Don't know if this is the correct place to ask this or not..

I have a Series 2 TiVo [single tuner] right now. My brother was using a series 2 [dual tuner] but never really used it much so I was thinking about taking it for myself. The only reason I don't want to though is because I have a lot of shows already recorded on my TiVo that I need to watch, also my billion season passes, favorites, recommendations and stuff all set up.

So what I was wondering was if its possible to simply swap the hard drives? If I put the hard drive from my single tuner into the dual tuner, would I then be able to use the dual tuner TiVo and still have all my recordings, seasons passes, favs, etc?

And also, if it is in fact possible, is swapping hard drives a fairly simple thing to do?

Thanks!

Sarah


----------



## HomeUser (Jan 12, 2003)

Yes, The TiVo Upgrade Center is probably the best place to ask.

No, the recordings are keyed to the TiVo and will not play by dropping the drive in a different TiVo even if the TiVos were the same model which yours are not.

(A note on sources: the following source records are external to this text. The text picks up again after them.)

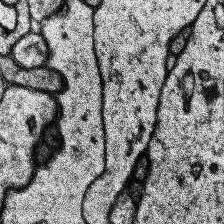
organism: Human
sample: Temporal Lobe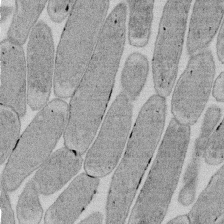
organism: E. coli
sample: Bacterial nucleoid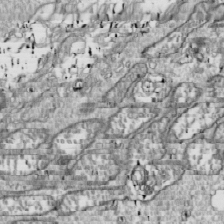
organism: Drosophila
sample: Cell division; meiosis; drosophila spermatocytes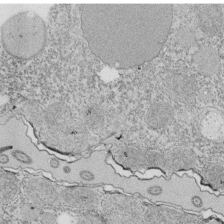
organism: Tetrahymena
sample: Cilia in tetrahymena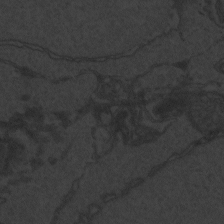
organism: Zebrafish
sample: Macrophage infected with Toxoplasma gondii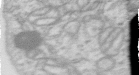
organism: Human
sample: Centriole in RPE cells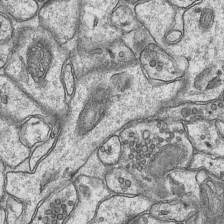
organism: Mouse
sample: CA1 Hippocampus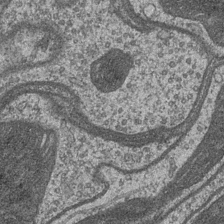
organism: Drosophila
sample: Optic medulla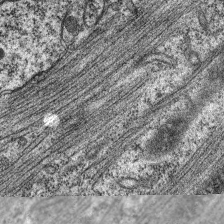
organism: C. elegans
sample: Pharynx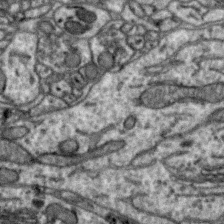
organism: Zebra finch
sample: Brain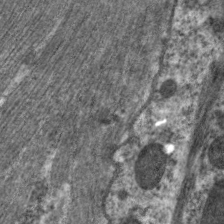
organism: C. elegans
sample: Pharynx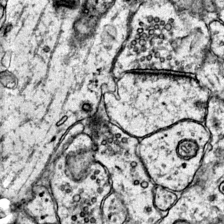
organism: Mouse
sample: Primary visual cortex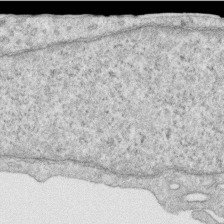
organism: Human
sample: Centriole in RPE cells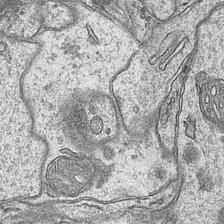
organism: Mouse
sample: CA1 Hippocampus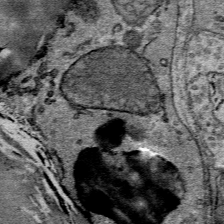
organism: Mouse
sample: Mouse Salivary gland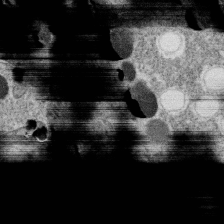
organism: C. elegans
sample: C. elegans oocyte; sperm cells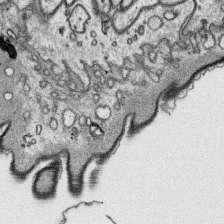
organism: Platynereis dumerilii
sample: Parapodia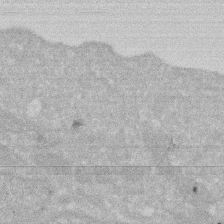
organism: Human
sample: HIV infected U937 cells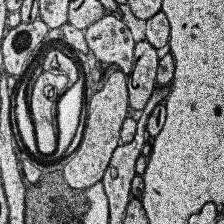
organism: Human
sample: Temporal Lobe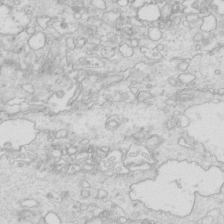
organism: Mouse
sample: Multiciliated cells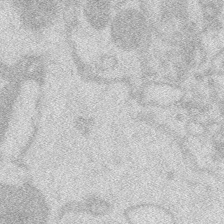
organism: Zebrafish
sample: Macrophage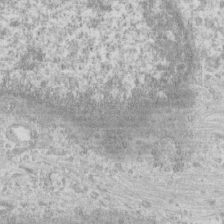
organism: Human
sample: CRL-1474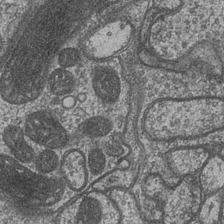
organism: Drosophila
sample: Optic medulla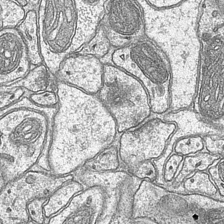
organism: Mouse
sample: CA1 Hippocampus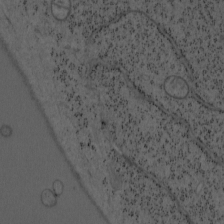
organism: Mouse
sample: OT-I killer T cells with ID8 ovarian cancer cells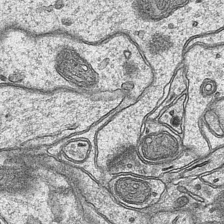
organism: Mouse
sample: CA1 Hippocampus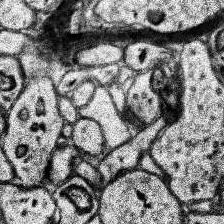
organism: Human
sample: Temporal Lobe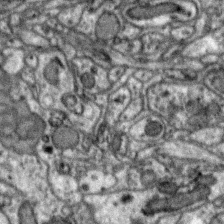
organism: Zebra finch
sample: Brain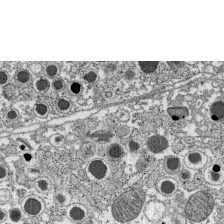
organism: C57BL Mouse
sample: Pancreatic islet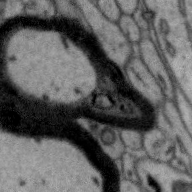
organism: Zebra finch
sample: Brain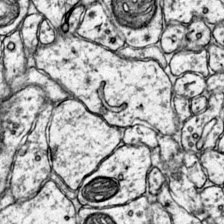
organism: Mouse
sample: Primary visual cortex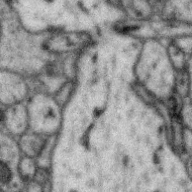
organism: Zebra finch
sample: Brain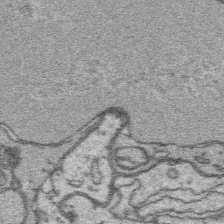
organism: Platynereis dumerilii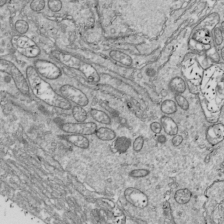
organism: Drosophila
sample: Cell division; meiosis; drosophila spermatocytes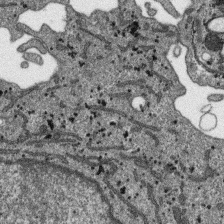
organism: Human
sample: Lung epithelial cells infected with SARS-CoV-2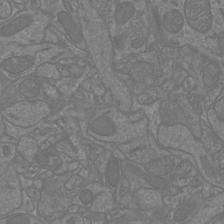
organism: Mouse
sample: Cortical neurons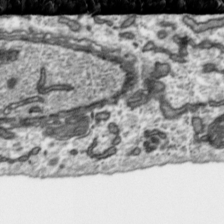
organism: Toxoplasma gondii
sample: Parasites in a vacuole inside a host cell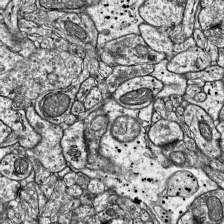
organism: Mouse
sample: Visual Cortex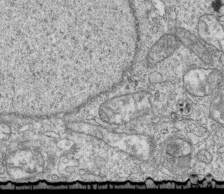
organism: Human
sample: HeLa cell HIV synapse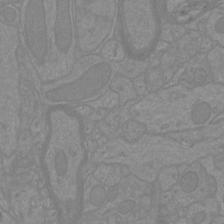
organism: Mouse
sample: Cortical neurons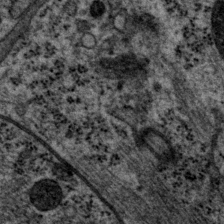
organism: P. pacificus
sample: Pharynx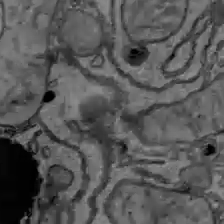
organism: C57BL Mouse
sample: Liver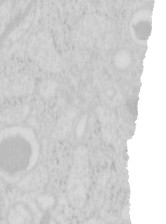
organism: Mouse
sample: Pancreas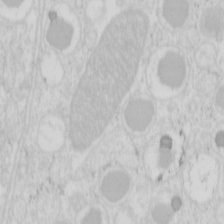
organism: Mouse
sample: Pancreas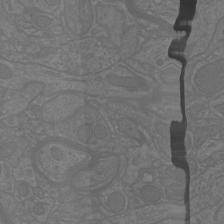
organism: Mouse
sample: Cortical neurons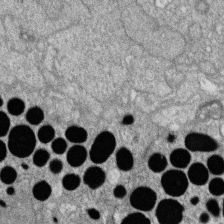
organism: Zebrafish
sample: Cilia; retinal pigment epithelium

If you can put both TiVo's on the same account then you have several options for transferring the recordings by using TiVo Desktop or MRV (Multi Room Viewing) requires a  home network

I do not have any solution for transferring the season passes or favorites other then pen and paper.


----------



## PushiTOOL11 (Aug 29, 2007)

Darn.. that would have been perfect!

Oh well though, I don't really need the dual tuner, it would just be nice. Maybe one day I'll decide to transfer to it but for now the single tuner has been working just fine.

Thanks for the response!


----------



## scandia101 (Oct 20, 2007)

You don't need a subscription to watch the recordings that are already on the tivo.


----------